The two who didn't steal your knives should also be shamed for not coming to your aid.


----------



## Duckfat (May 1, 2013)

Calling the Police again is a waste of time. There's nothing they can do even if some one you suspect walks in tomorrow with what you are sure is one of your knives...unless of course they have serial numbers, engravings or you have photographic proof. Pursuing that will just end up in frustration. If you want to try to to get someplace you need to get after your employer to cover your loss. If you work for a corporation or chain get your googlefu on and start calling up the ladder in the corporation.
I no longer have any spare knives but I still have my working kit if you need some small items. I think I still have have canape and other cutter sets that are NIB, a Garde Manger set and hemostats that I can part with.
This all falls squarley in the live and learn category but try to lighten your kit in the future. I didn't even keep personal five stones or three cleavers in my office aside from the Dexter cleavers I used to give to my cooks. Carrying a kit that large just makes you a target and as much as I hate to say it kitchens are full of those who will rob you blind when you turn your back.
Chalk it up to experience and just move on. Sucks even posting that but as you can see a few of us have been down the same road.


----------



## Bill13 (May 1, 2013)

Unfortunately DC police have their hands full with all the violent crimes going on. Some guys knives getting stolen is NBD in their eyes. They may also be thinking the value of your kit is highly inflated if they have a lack of knife knowledge.

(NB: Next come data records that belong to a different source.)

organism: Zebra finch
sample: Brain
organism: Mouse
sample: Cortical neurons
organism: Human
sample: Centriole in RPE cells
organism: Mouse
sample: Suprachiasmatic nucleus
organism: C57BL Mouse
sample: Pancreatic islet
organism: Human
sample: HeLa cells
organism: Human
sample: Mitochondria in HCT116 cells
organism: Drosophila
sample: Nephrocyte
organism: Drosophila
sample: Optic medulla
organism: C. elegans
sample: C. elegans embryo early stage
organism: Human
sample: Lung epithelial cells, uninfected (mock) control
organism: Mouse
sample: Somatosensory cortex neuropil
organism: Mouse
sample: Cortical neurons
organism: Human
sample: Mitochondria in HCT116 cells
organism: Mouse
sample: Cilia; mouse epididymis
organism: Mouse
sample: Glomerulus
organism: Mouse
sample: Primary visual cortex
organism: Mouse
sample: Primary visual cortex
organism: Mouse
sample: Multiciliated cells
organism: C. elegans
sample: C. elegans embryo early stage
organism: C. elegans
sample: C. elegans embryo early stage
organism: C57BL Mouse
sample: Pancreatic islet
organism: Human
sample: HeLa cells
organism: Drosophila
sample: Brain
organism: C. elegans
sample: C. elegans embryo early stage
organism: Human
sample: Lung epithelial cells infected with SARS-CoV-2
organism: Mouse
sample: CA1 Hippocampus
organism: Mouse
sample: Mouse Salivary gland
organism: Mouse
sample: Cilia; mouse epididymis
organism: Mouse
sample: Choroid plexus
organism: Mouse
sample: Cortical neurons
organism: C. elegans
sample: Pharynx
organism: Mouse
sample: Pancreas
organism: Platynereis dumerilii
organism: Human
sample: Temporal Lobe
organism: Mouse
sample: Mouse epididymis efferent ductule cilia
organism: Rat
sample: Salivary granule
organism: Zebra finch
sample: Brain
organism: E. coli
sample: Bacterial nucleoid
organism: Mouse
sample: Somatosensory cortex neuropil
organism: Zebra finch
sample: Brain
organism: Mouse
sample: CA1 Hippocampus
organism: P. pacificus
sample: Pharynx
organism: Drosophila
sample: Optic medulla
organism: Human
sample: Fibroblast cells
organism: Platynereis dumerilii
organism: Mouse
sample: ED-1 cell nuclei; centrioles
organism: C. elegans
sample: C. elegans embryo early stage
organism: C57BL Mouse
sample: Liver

Maybe in the end this will be a positive event in your life. It has forced you to move on to another job where the cooking seems more in line with what you want to do. What restaurant are you going to be working at?


----------



## snowbrother (May 1, 2013)

Well, I have update. The executive chef an GM called me early this morning. They weren't there when It happened, but they said as soon as hey found out about it, they did all they could to get to the bottom of it. They checked the time clock and found out that a dishwasher stayed later than usual, but we weren't busy enough to warrant it. None of us knew he was there, because we were washing our own stuff, so he definitely wasn't doing his job. They called him in las night to talk to him about it and he admitted to taking my knife kit as well as a knife from the chef de cuisine and another knife from another cook. 

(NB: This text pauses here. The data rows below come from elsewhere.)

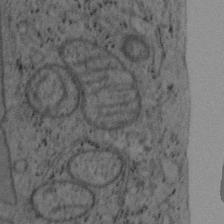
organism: Human
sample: HeLa cells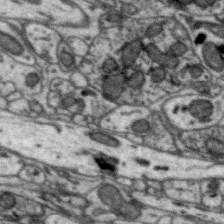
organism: Zebra finch
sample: Brain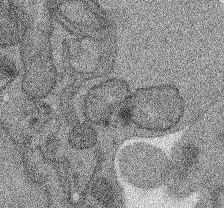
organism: Human
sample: HeLa cells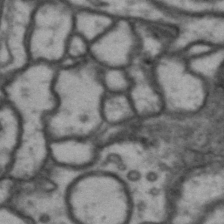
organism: Drosophila
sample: Brain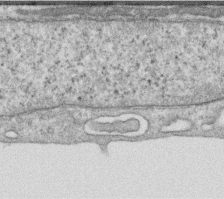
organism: Human
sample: Centriole in RPE cells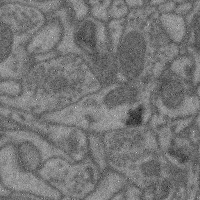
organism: Mouse
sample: Cerebral cortex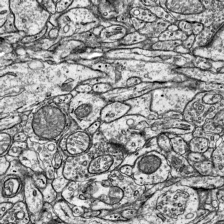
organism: Mouse
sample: Visual Cortex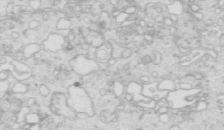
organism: Mouse
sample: Multiciliated cells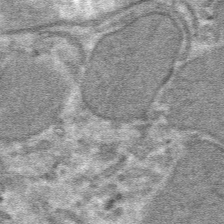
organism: Mouse
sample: Mouse hepatocytes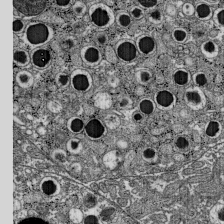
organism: C57BL Mouse
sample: Pancreatic islet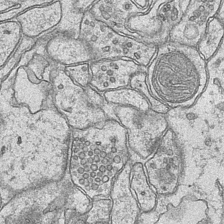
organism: Mouse
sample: CA1 Hippocampus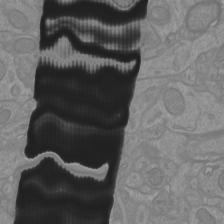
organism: Mouse
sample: Cortical neurons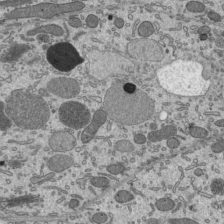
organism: Mouse
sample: Mouse epididymis efferent ductule cilia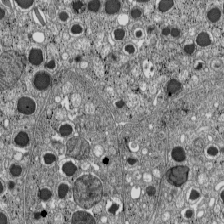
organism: C57BL Mouse
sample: Pancreatic islet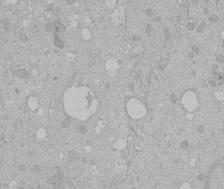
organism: Human
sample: Melanocyte Keratinocyte synapse skin construct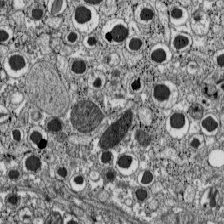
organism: C57BL Mouse
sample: Pancreatic islet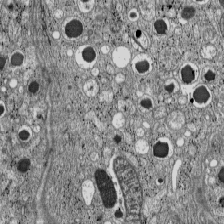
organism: C57BL Mouse
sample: Pancreatic islet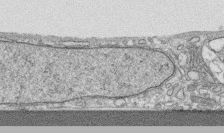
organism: Human
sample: CRL-1474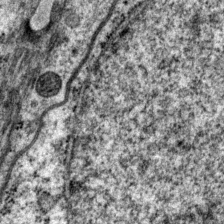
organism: P. pacificus
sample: Pharynx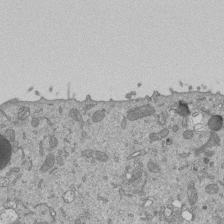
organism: Mouse
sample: ED-1 cell nuclei; centrioles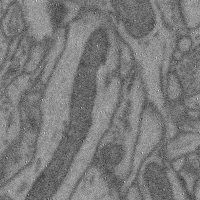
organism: Mouse
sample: Cerebral cortex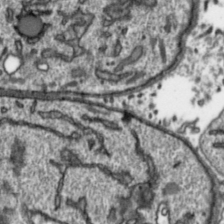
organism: Toxoplasma gondii
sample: Parasites in a vacuole inside a host cell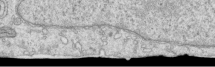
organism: Human
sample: Centriole in RPE cells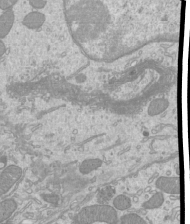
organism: Mouse
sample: Cilia; mouse epididymis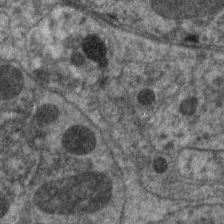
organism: C. elegans
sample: Pharynx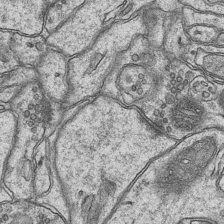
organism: Mouse
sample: CA1 Hippocampus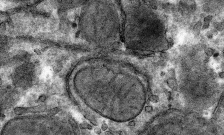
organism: Mouse
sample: Mouse hepatocytes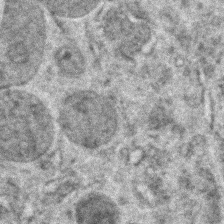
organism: Zebrafish
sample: Zebrafish embryo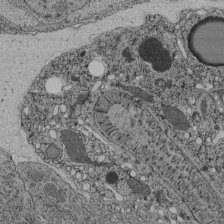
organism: C. elegans
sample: C. elegans pharynx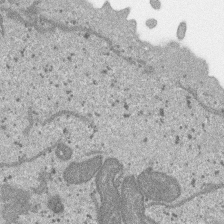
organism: Human
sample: Lung epithelial cells infected with SARS-CoV-2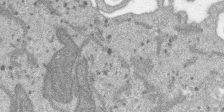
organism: Human
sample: Lung epithelial cells infected with SARS-CoV-2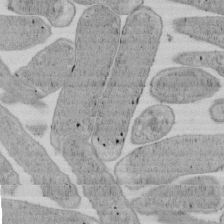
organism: E. coli
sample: Bacterial nucleoid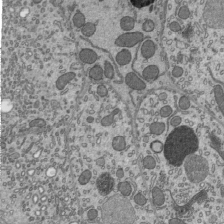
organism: Mouse
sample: Mouse epididymis efferent ductule cilia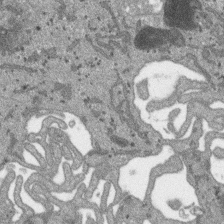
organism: Human
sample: Lung epithelial cells infected with SARS-CoV-2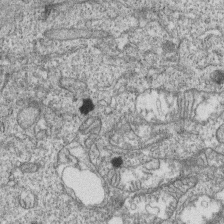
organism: Human
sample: HeLa cell HIV synapse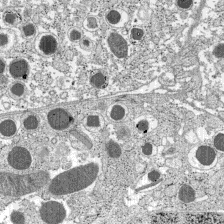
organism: C57BL Mouse
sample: Pancreatic islet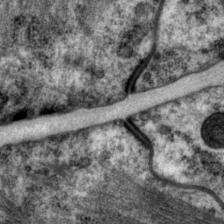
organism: P. pacificus
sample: Pharynx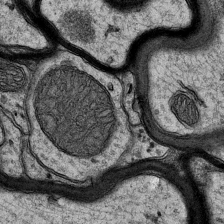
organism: Mouse
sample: CA1 Hippocampus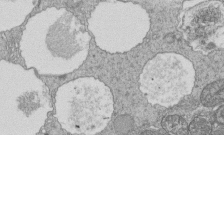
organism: Tetrahymena
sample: Cilia in tetrahymena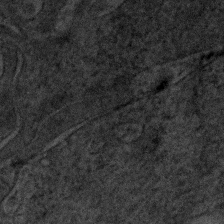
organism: Human
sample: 1205lu cells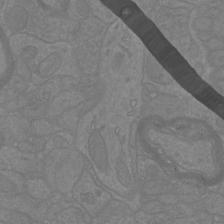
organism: Mouse
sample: Cortical neurons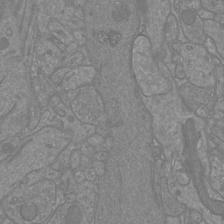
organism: Mouse
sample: Cortical neurons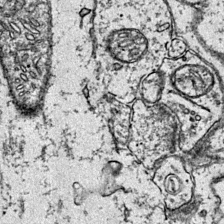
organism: Mouse
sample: Primary visual cortex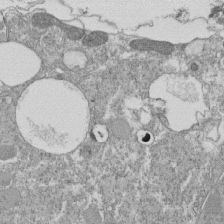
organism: Tetrahymena
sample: Cilia in tetrahymena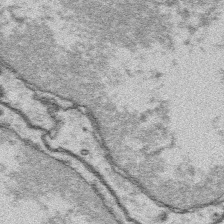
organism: Platynereis dumerilii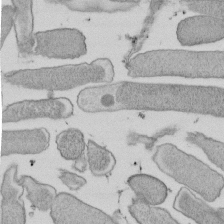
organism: E. coli
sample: Bacterial nucleoid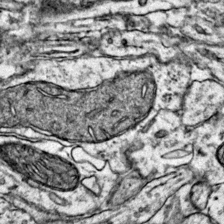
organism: Mouse
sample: Primary visual cortex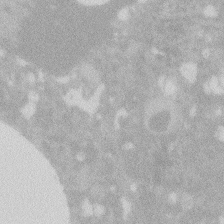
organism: Zebrafish
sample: Macrophage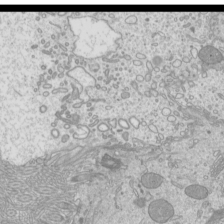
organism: Mouse
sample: Cilia; mouse epididymis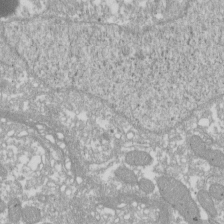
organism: Xenopus
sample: Cilia; centrioles in frog embryo cells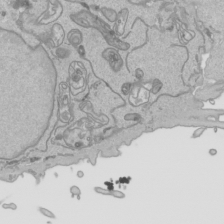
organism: Human
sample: Mitochondria in HCT116 cells

The knives they lost weren't their good ones. I admi, it is partially my fault for taking the whole second kit with me. I was called in last minute to work a overnight shift. Since I had that day off, I told them I would. They called me at the lat minute to let me know I would be doing a lot of butchering that night, something I don't usually carry knives for in my usual kit since I usually work GM. So I grabbed my second kit tha had my butchering tools without clearing out the ones I didn't need first because I was in a rush to get to work. Normally I don't take that much to work. 

Regardless, the dishwasher said he didn't have them anymore, he sold all of them for $200 to send back to his family in his home country. They fired him and the police escorted him out. They mentioned a possible deportation in his future.

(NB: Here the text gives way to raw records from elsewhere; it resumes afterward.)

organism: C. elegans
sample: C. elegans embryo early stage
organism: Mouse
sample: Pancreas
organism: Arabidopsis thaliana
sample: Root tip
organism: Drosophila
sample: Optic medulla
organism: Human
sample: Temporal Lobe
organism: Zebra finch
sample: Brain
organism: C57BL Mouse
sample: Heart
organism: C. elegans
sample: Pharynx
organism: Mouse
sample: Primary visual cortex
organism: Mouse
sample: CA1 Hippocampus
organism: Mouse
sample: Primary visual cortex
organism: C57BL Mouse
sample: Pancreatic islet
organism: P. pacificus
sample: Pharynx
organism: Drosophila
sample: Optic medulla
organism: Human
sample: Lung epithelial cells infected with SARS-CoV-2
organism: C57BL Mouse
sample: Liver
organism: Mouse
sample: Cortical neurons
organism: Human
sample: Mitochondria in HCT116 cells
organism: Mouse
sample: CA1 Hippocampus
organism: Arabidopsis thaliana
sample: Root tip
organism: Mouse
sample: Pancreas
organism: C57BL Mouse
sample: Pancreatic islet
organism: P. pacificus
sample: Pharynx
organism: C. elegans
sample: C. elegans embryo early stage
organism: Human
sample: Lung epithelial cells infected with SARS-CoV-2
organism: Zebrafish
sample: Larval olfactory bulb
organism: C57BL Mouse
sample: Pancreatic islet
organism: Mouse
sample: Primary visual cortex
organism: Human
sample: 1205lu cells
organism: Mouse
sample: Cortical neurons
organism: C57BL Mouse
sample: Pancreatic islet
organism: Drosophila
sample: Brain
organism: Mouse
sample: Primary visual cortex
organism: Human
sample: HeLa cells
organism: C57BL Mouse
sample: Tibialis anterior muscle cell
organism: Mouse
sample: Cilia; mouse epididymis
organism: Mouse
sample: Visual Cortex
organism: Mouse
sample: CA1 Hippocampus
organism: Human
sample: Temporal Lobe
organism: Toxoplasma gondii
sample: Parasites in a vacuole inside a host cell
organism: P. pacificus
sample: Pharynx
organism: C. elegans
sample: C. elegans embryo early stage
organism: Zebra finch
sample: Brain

I don't feel comfortable mentioning the name of the restaurant right now because they did step it up eventually to figure out what happened. The restaurant that I am moving to is the Ashby Inn in Paris, Va. I start tomorrow.


----------



## mkmk (May 1, 2013)

Hey, at least that's a step. Hopefully the police will help lean on the guy to track down whomever he sold them to. That part seems like a no-brainer.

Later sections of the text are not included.